Poultry Breeds

Overview of Genetic Selection and Welfare in Hens

Breeding of tomorrow’s chickens to improve well-being
Breeding of tomorrow’s chickens to improve well-being (2010)

Dr. Heng Wei Cheng, Research Biologist of the USDA's Livestock Behavior Research Unit and author of the study "Breeding of Tomorrow's Chickens to Improve Well-Being" gives an overview of genetic selection and welfare considerations for chickens, especially those raised for egg production. It is quoted below; original full text is here.

Genetic Selection and Welfare in Laying Hens (2011)

Background:

Cannibalism and aggression are among the major stressors in poultry that cause suffering and death of chickens. Beak trimming, removal of 1/3 to ½ of the beak, is a routine hus bandry procedure practiced in the poultry industry, including laying hens, broiler breeders, turkey and ducks, to prevent those undesirable behaviors. However, beak trimming is a painful procedure. There is a considerable body of morphological, neurophysiological, behavioral and production research demonstrating the emergence of several markers of acute and chronic pain (e.g., persistent lethargy and guarding behaviors, reduced feed intake, and development of neuromas) as a result of beak trimming. The most desirable approach to control cannibalism and to eliminate beak trimming is through genetic selection, i.e., selecting chickens with less aggressive behavior and non-cannibalism.

Solution of Aggression and Cannibalism:

Chickens were domesticated from the wild Red Jungle Fowl. The principle of domestication of chickens, as well as other farm animals, by humans is similar to that of natural selection: selecting the best animals with the highest survivability and reproducibility on farm (artificial selection). Compared to natural selection, the process of artificial selection is motivated by human needs and acts more rapidly, with more visible results over a short time period. This process has been further accelerated following the development of current breeding programs and the emergence of specialized breeding companies. A laying hen, for example, produces more than 300 hundred eggs a year, whereas a jungle fowl lays 4-6 eggs in a year. During the domestication process, chickens retained their capability to adapt to their housing environments, which is usually achieved by genetic changes occurring with each subsequent generation.

Breeding of chickens to improve welfare requires enhancing the animals’ adaptability to their surrounding environment. Animal adaptation is a complex interaction between genes and the social environment. Social interactions can substantially increase heritable variance in trait values. In laying hens, for example, social effects contribute to approximately half of the heritable variance in mortality due to cannibalism. Functional integrations between behavior, physiology, and morphology may create suites of traits in animals that are simultaneously acted upon by selection. Based on those findings, a selection program, named group selection, has been developed. In group selection, effort is focused on assessing how individuals survive and reproduce in a group.

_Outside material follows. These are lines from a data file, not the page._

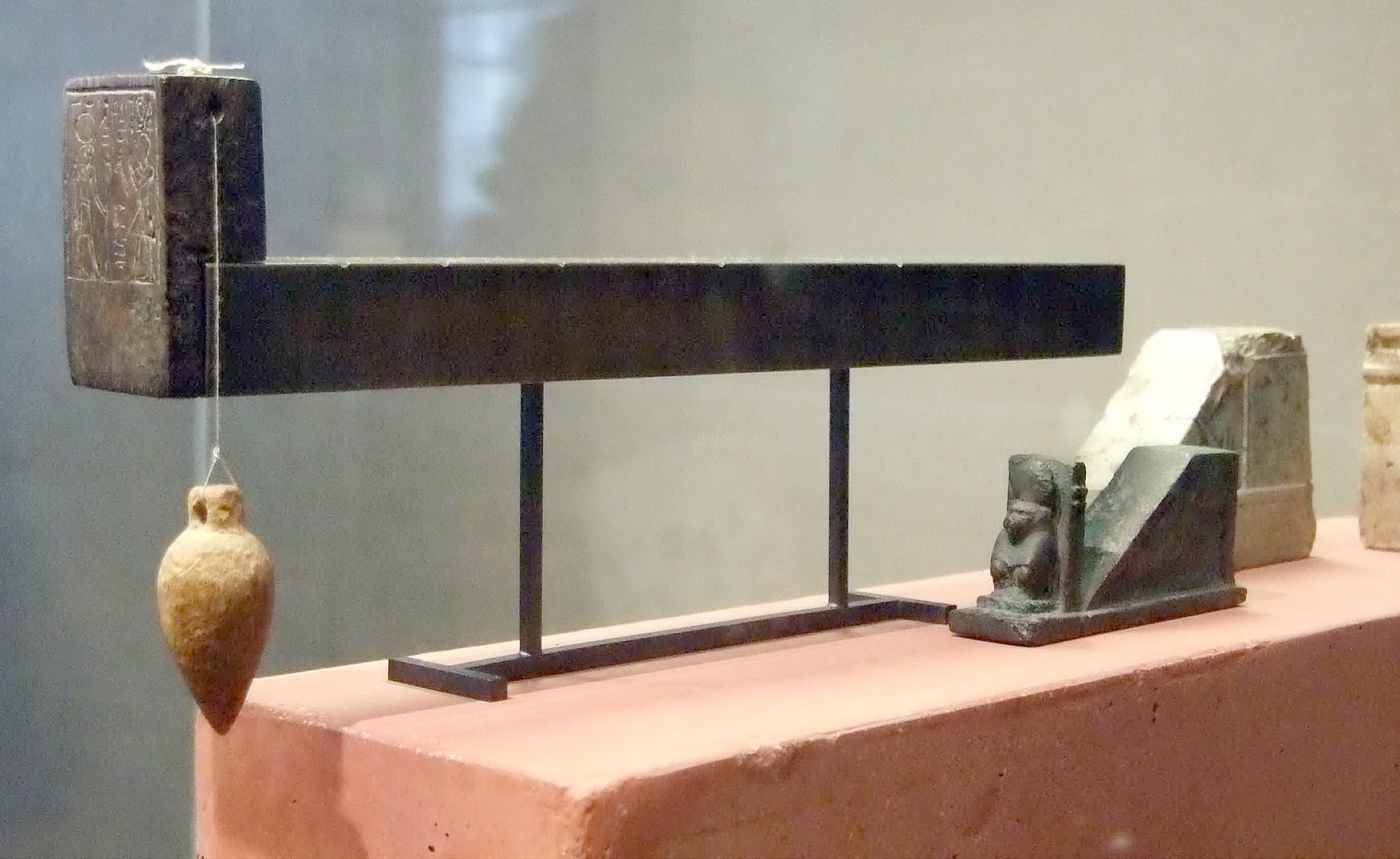 Indicateurs solaires égyptiens du temps du règne d'Amenophis III (-1400), Musée du Louvre, Paris ; sur le talon, représentation de Sothis, la « maîtresse de l'année».
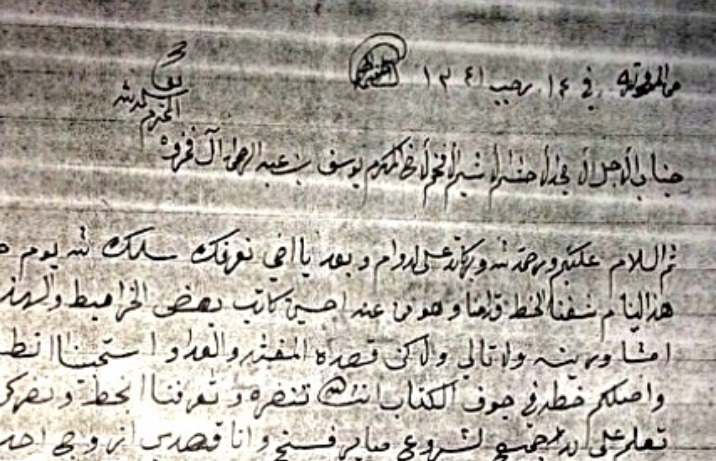 رسالة من عثمان عبدالرحمن قاسم حسن محمود آل فخرو في قطر إلى الوجيه يوسف عبدالرحمن عبدالله حسن محمود آل فخرو في البحرين كتبت في الأول من ابريل 1923 م، بدايتها: جناب الأجل الأمجد صاحب الشيم الأفخم الأخ المكرم يوسف بن عبدالرحمن آل فخروه المحترم/و هي من ممتلكات و وثائق السيد عبدالواحد آل فخرو.
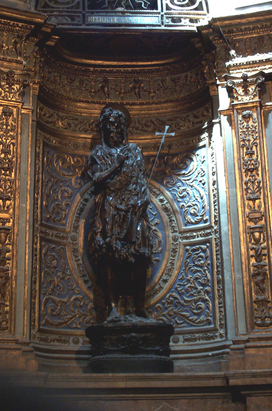 Duomo de Sienne - Toscane - Italie
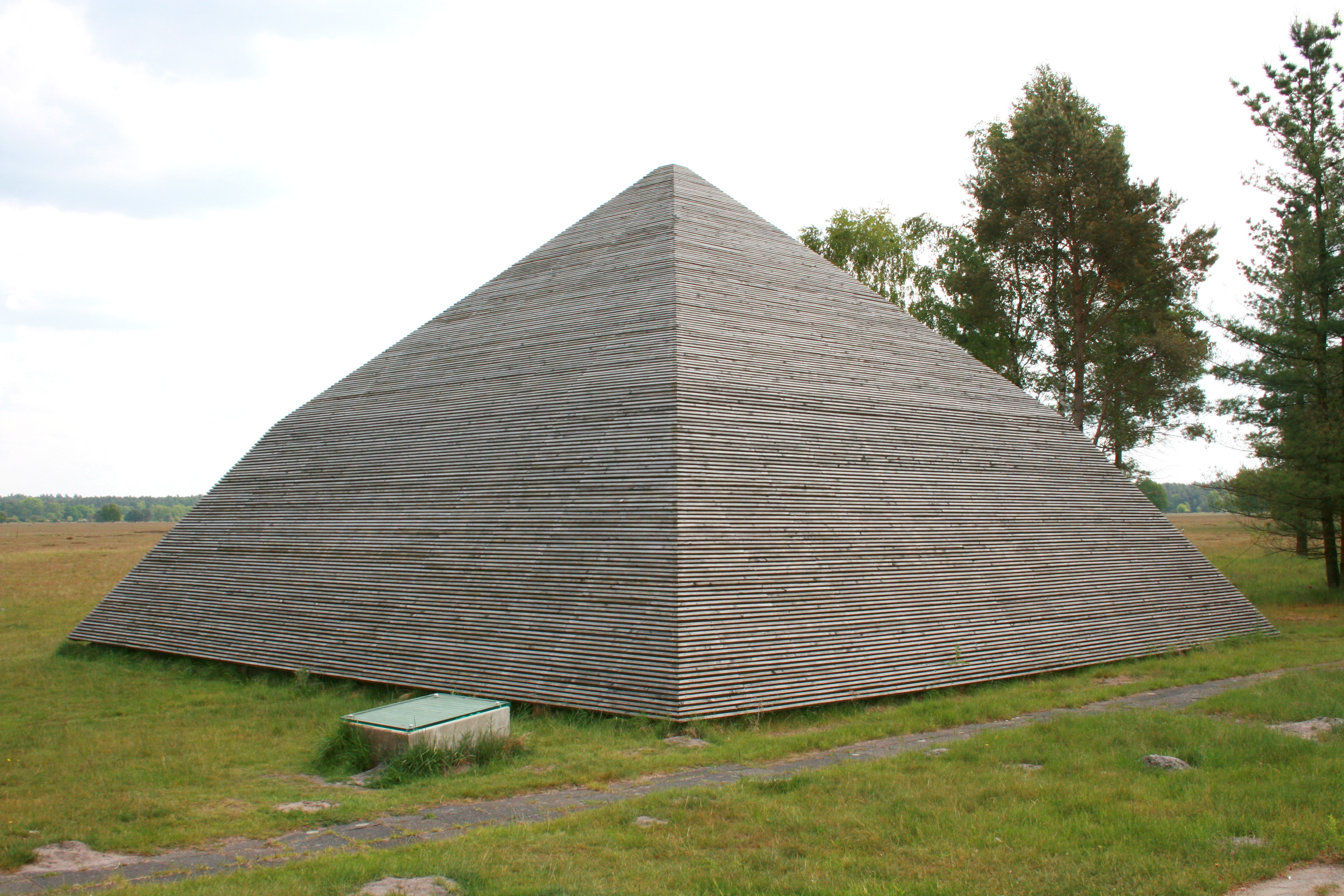 Knickpyramide von Jörg-Werner Schmidt, Camp Reinsehlen in Schneverdingen
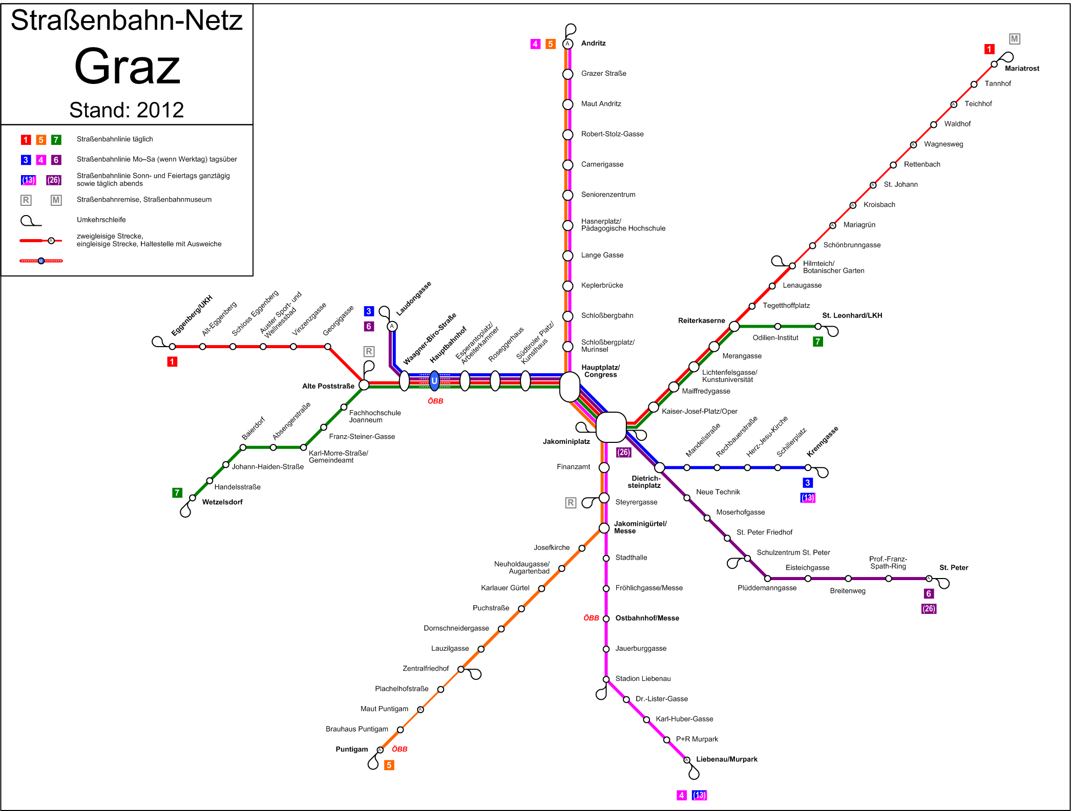 Netzplan der Grazer Straßenbahn

The advancement of the program is that it allows selection on production traits but takes into account competitive interactions in a group setting. The program focuses on genes, environment, and genetic-environmental inter-actions, by which it turns “survival of the fit-test” with emphasis on individuals, to “survival of the adequate” with emphasis on the group, overcoming antisocial behaviors. In previous studies, a synthetic line of White Leghorns was used in the selection program. During the selection each sire family was housed as a group in a multiple-hen cage and selected or rejected as a group based on production performance and longevity. Hens were not beak-trimmed and lights were maintained at high intensity to allow expression of all behaviors, including aggression.

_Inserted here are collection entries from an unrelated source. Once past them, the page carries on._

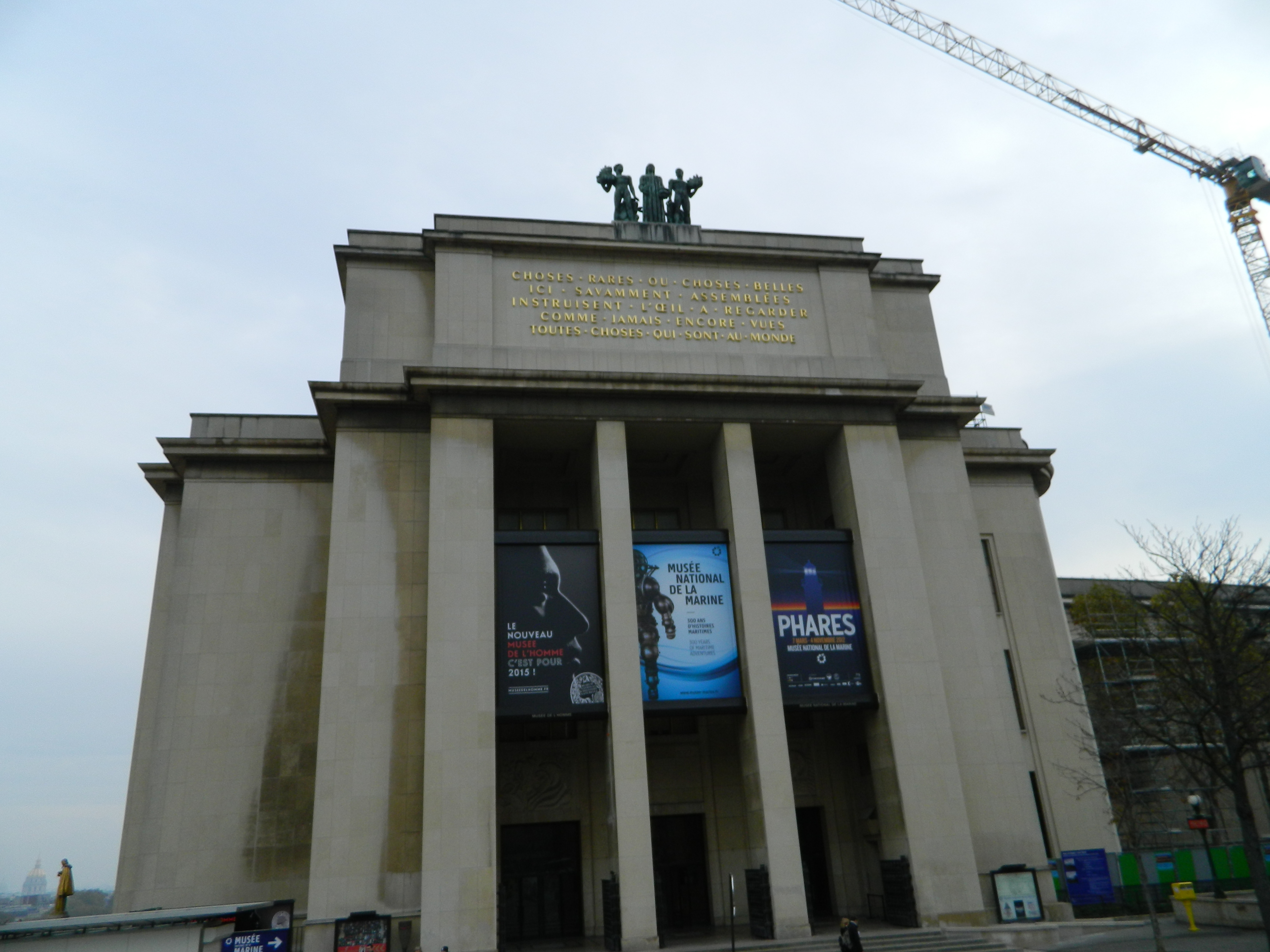 Entrée du Musée national de la Marine, Palais de Chaillot, XVIe arrondissement, Paris, France.
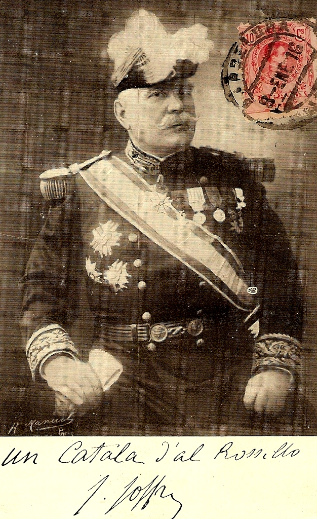 carte postale du Maréchal JOFFRE avec dédicace en catalan
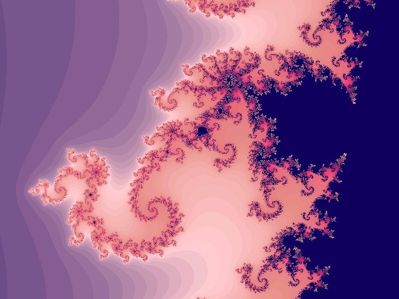 fractal matemático
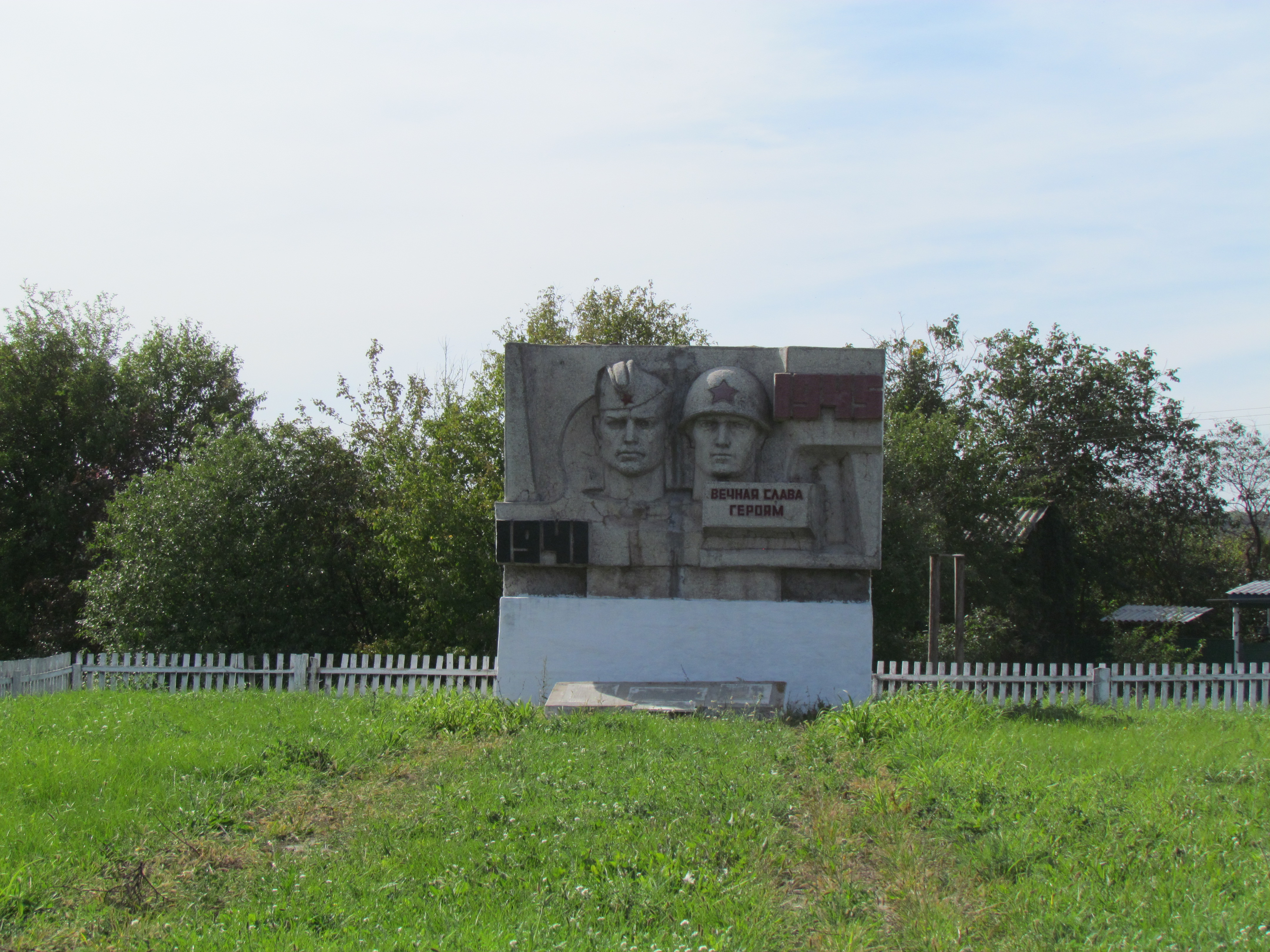 смт. Велика Багачка. Братська могила радянських воїнів, партизанів, пам’ятник землякам

Through this selection program, two divergent chicken lines were developed; a line of non-aggressive/non-canabalistic hens with high group productivity and survivability (HGPS) and a line of reverse selected hens with low group productivity and survivability (LGPS). The use of these two diversely selected lines as animal models has shown that selection for high and low group productivity and longevity affected the functions of hormones and expression of behavior. These changes are likely associated with each line’s unique adaptation when confronted with a novel environment and a greater resistance to various stressors.

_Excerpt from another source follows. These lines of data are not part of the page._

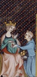 Isabelle de Navarre et le messager de Louis IX
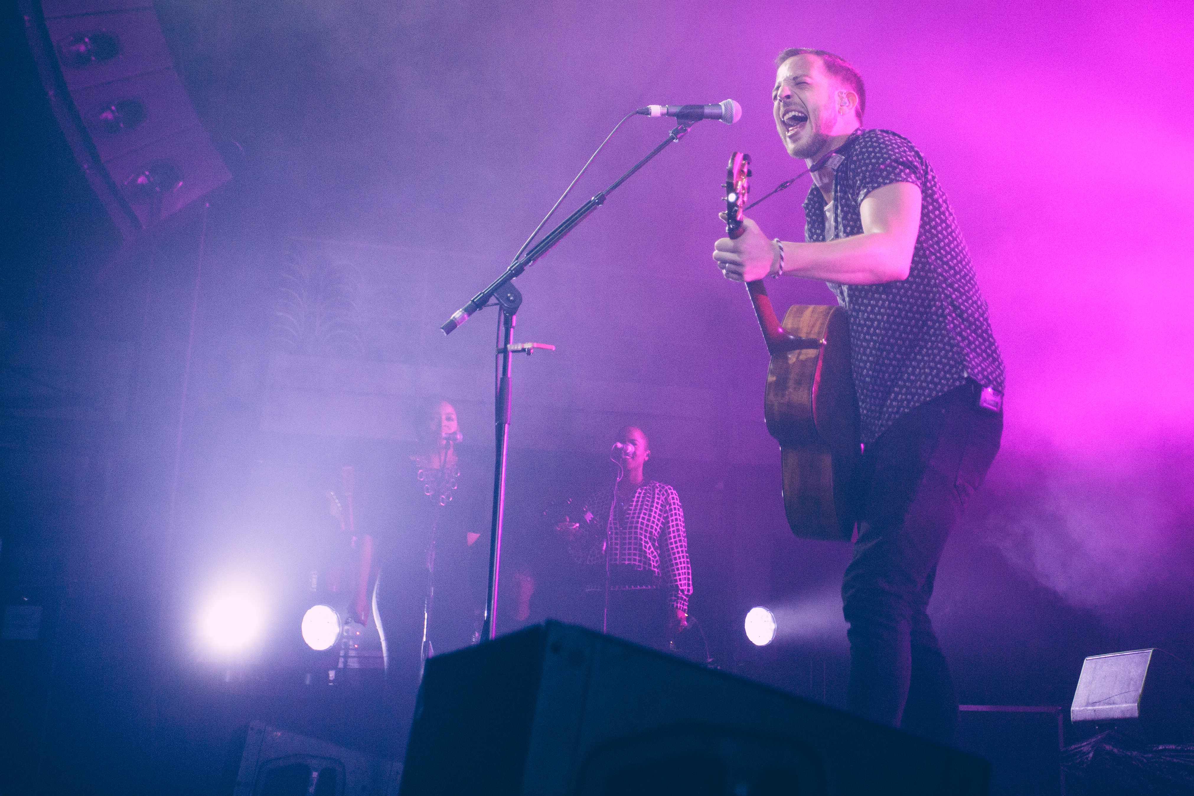 James Morrison on Higher than Here Tour (2016), E-Werk, Köln (DEU) /// leokreissig.de for NRW-Konzerte
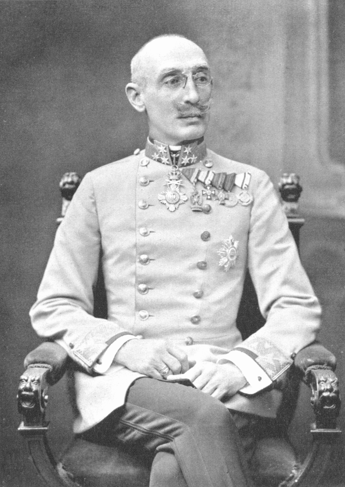 Hans Karl von Kirchbach auf Lauterbach (1856-1939), Austrian-Hungarian general

Conclusions & Recommendations:

Genetic selection is a useful tool for improving animal health and welfare. Studies have shown that productivity can be increased while, at the same time, well-being improved. This approach has been verified in poultry breeding applications and has resulted in dramatic improvements in survivability, productivity, and welfare.

Genes control animals’ behavioral, physiological, immunological, and psychological responses to stressors, including environmental stimulations. With advances in understanding of genetic mediation of animal physiology and behavior and the discovery of many species’ genome sequences, animal breeding programs can be improved in both speed and efficiency. Modern chicken breeding programs have the potential to be operated successfully in the breeding of tomorrow’s chickens with high production efficiency and optimal welfare, resulting from resistance to stress and disease.